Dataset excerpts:
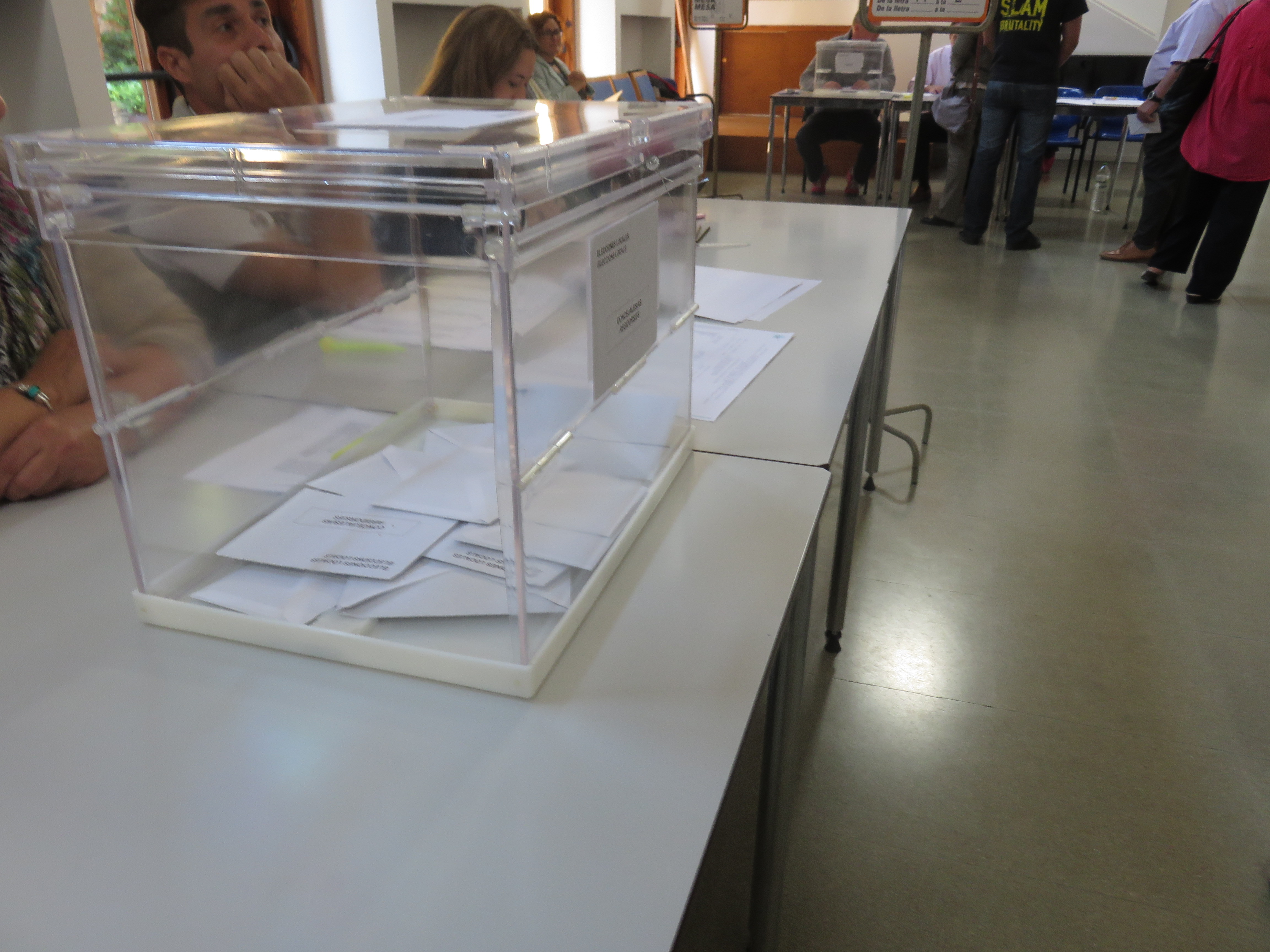 Mesa electoral del Casal de la Gent Gran de Begur
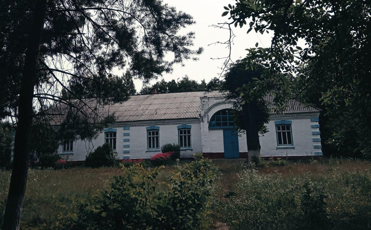 "Старша" школа - будівля, в якій навчались 5-9 класи
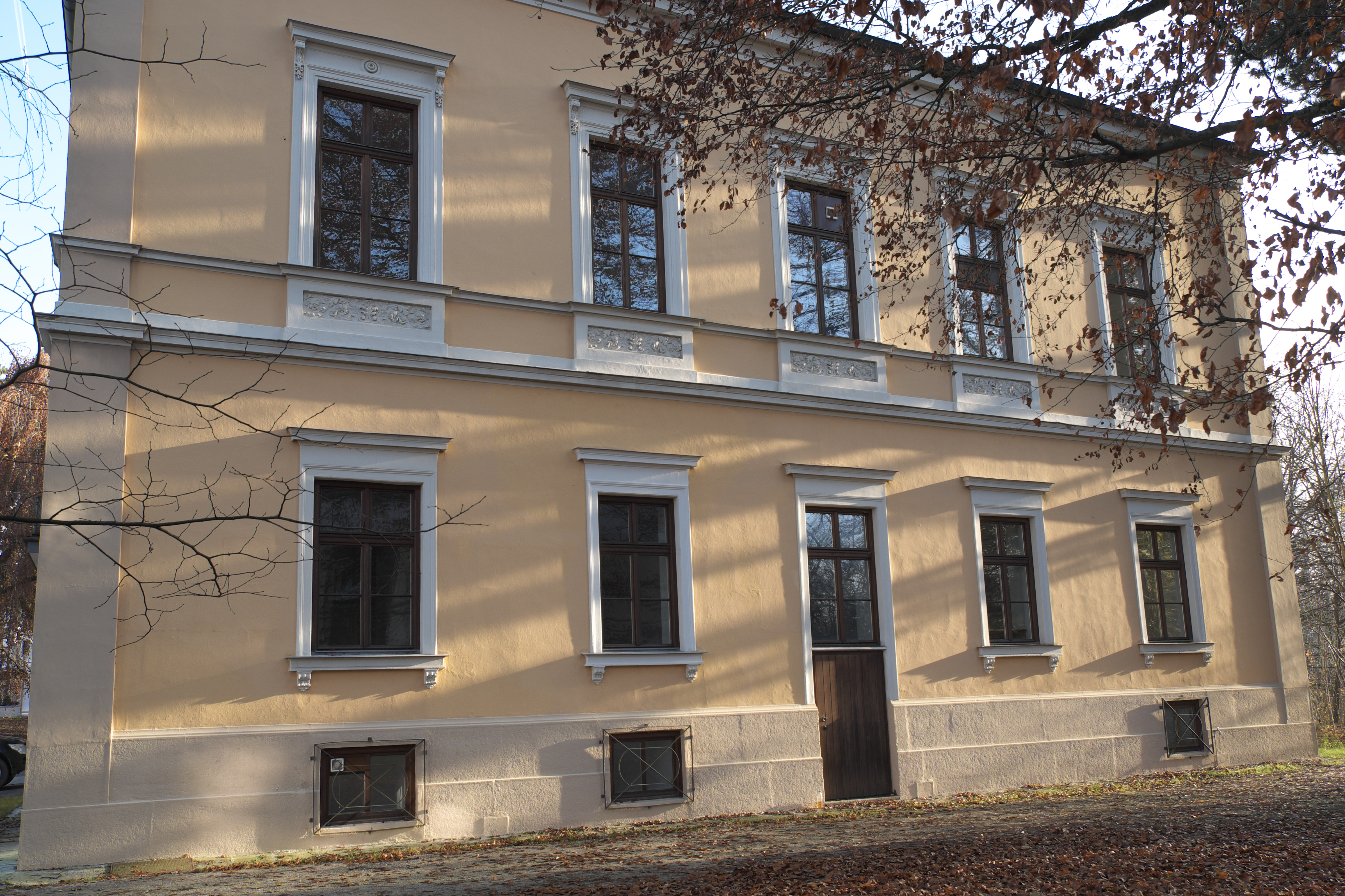 Schloss Gatterburg im Münchner Stadtteil Pasing (Bayern, Deutschland)
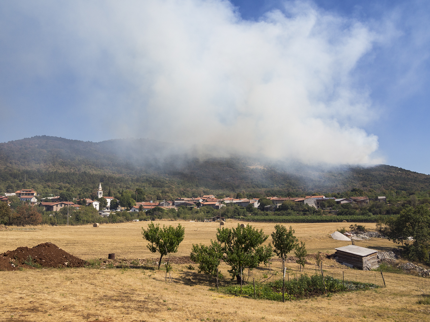 Požar na Trstelju z vasjo Lipa v ospredju.
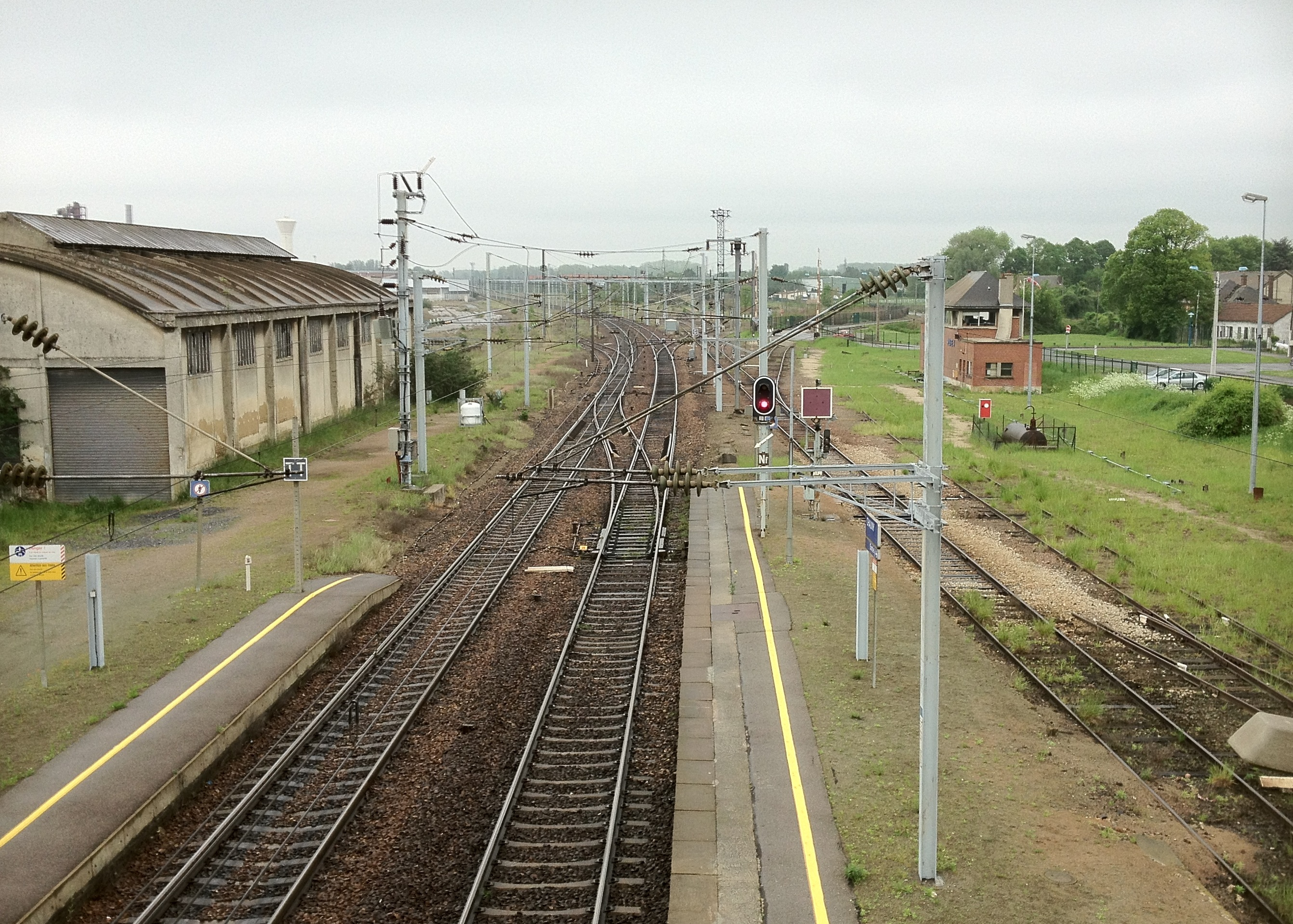 Photographie des voies de la gare de Chauny le 28 mai 2011 au lever du soleil.
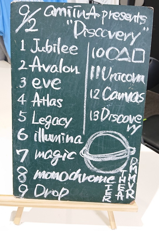 amiinAセトリボード(20180902(1))
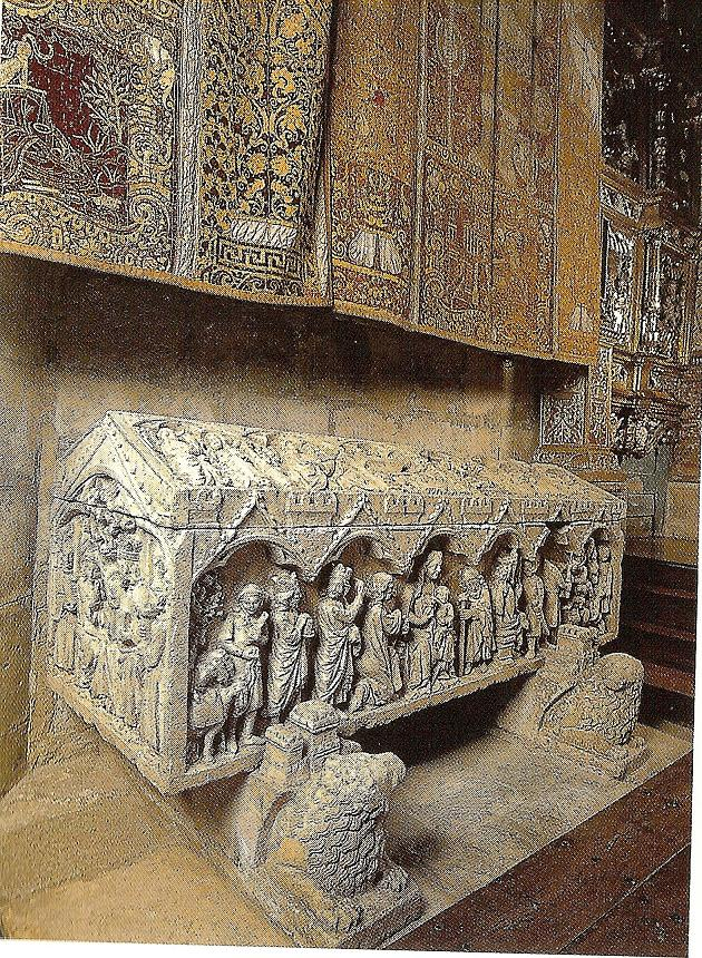 Sepulcro de la infanta Berenguela de Castilla (1228-1279), hija de Fernando III el Santo y de la reina Beatriz de Suabia. (Monasterio de las Huelgas de Burgos).
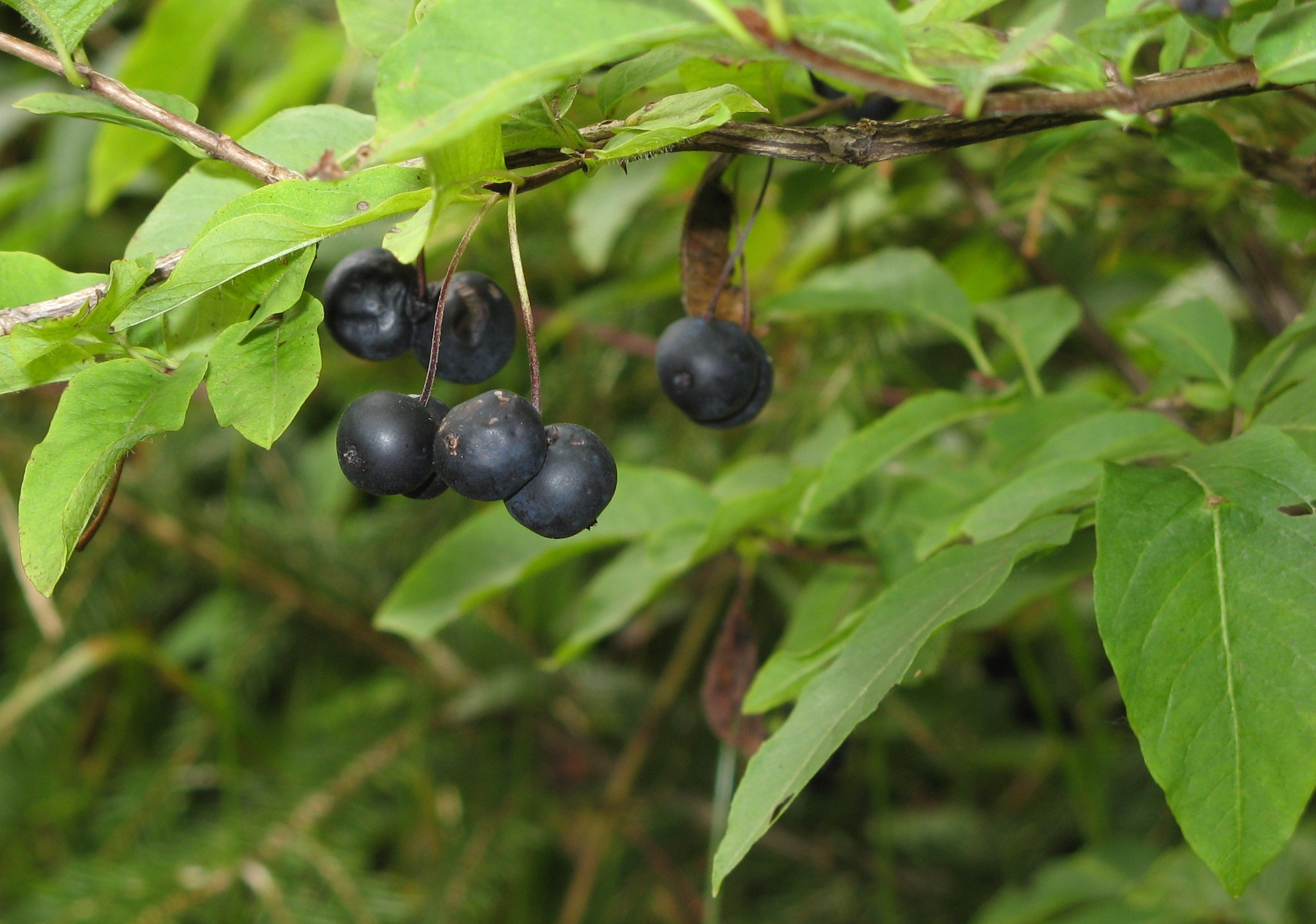 Schwarze Heckenkirsche
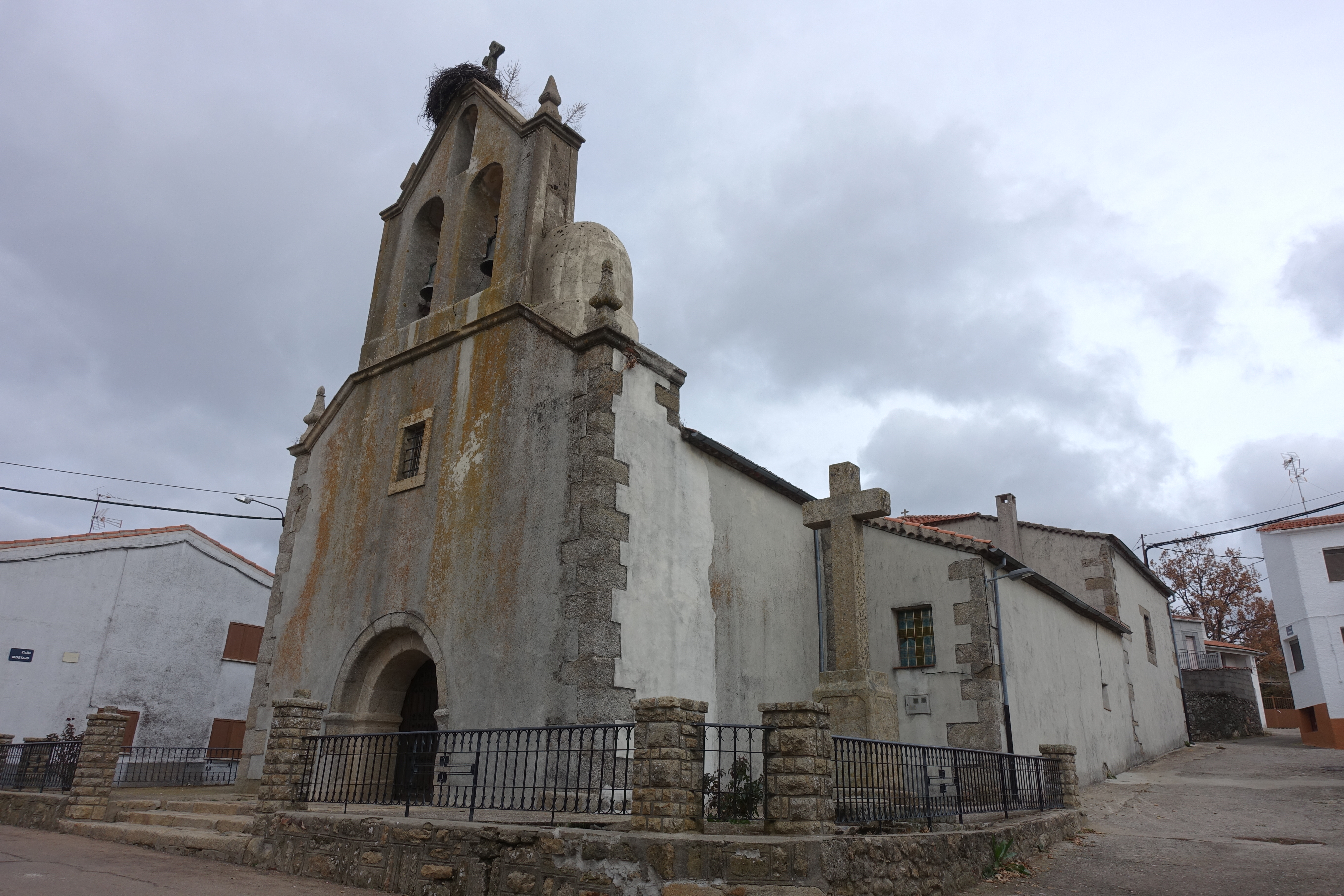 Iglesia de Nuestra Señora del Carmen, Peñaparda (Salamanca, España).
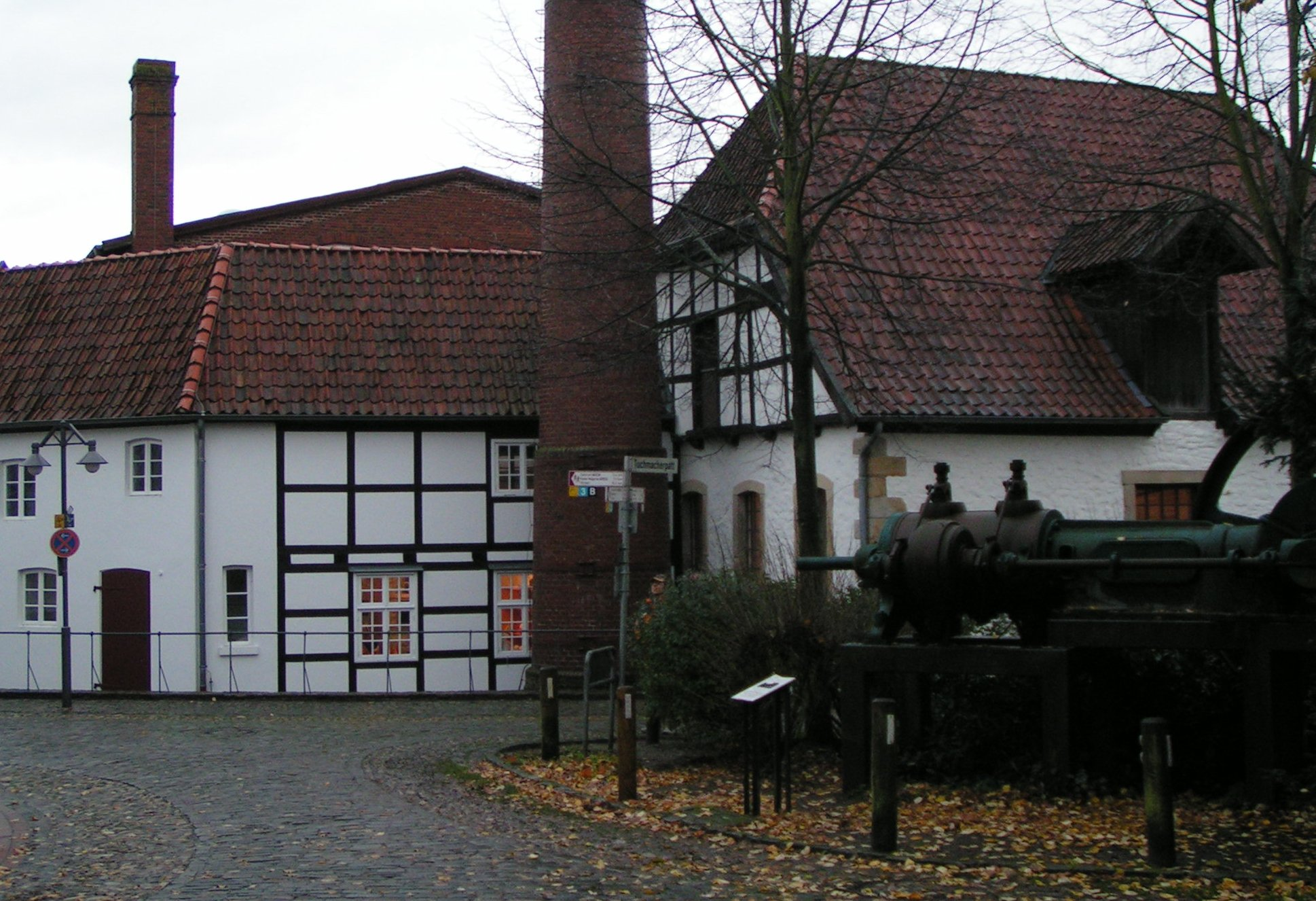 Tuchmacher Museum in Bramsche

* Work task:
Please copy only the lines from the one that contains "Photographie des voies" through the last line of the records, exactly, and keep every picture out of the copy.

* Output for this task:
 Photographie des voies de la gare de Chauny le 28 mai 2011 au lever du soleil.
 amiinAセトリボード(20180902(1))
 Sepulcro de la infanta Berenguela de Castilla (1228-1279), hija de Fernando III el Santo y de la reina Beatriz de Suabia. (Monasterio de las Huelgas de Burgos).
 Schwarze Heckenkirsche
 Iglesia de Nuestra Señora del Carmen, Peñaparda (Salamanca, España).
 Tuchmacher Museum in Bramsche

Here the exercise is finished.